Augusta, KY
River Mile: 427
Population: 1,096
U.S. Census Profile
Well-known now as the home of the late singer Rosemary Clooney and her actor nephew, George, the picturesque town of Augusta was founded in 1786 as a trading post by Philip Buckner, who named it after Augusta County, Va. Research found the town was built on an ancient Native American burial ground. The town was twice briefly the seat of Bracken County, before that finally moved to Brooksville in 1839. Early on the town was an active port, shipping tobacco, hemp, lifestock and wine. At the center of the wine business was Abraham Baker, who founded the Baker-Bird Winery.

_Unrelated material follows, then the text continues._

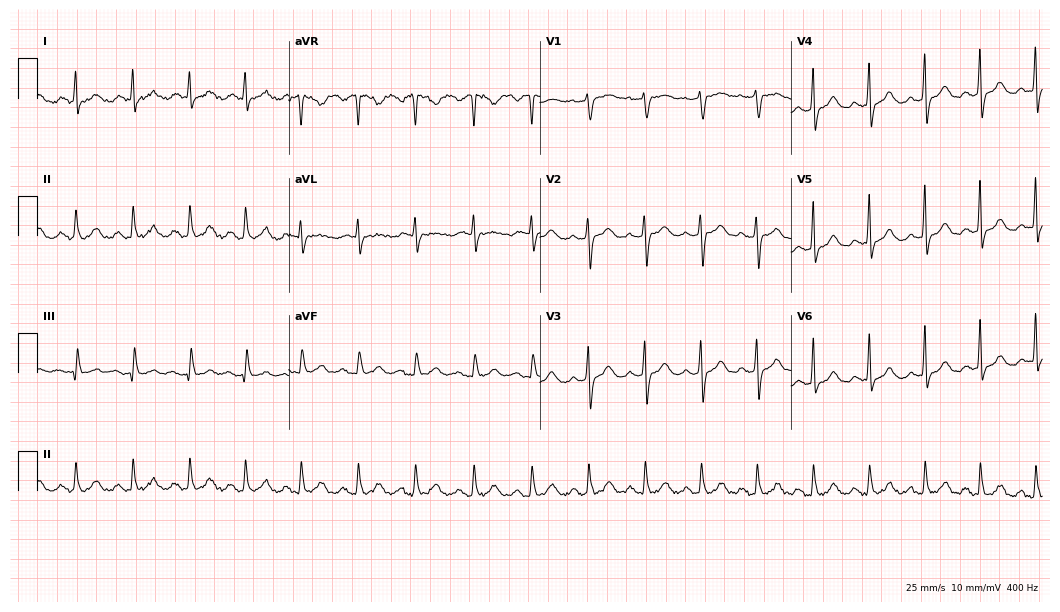
12-lead ECG (10.2-second recording at 400 Hz) from a woman, 45 years old. Screened for six findings — first-degree AV block, right bundle branch block (RBBB), left bundle branch block (LBBB), sinus bradycardia, atrial fibrillation (AF), sinus tachycardia — none is recorded.

Augusta was attacked by Confederate Col. Basil W. Duke, who drove off two Union gunboats and beat back heavy resistance from the local Union militia before heavy losses forced him to drop plans to cross into Ohio during the Civil War.
Although Kentucky was a slave state, several abolitionists helped escaping enslaved people across the river to the relative safety of Ohio, though captured fugitive slaves were also held in the town’s jail. In 1908, Augusta and Bracken County saw violence between “Night Rider” tobacco growers who banded together to boycott the Duke Trust monopoly and those who sold to it. The town is graced by a several-mile stretch of unobstructed river views lined with historic homes and other buildings.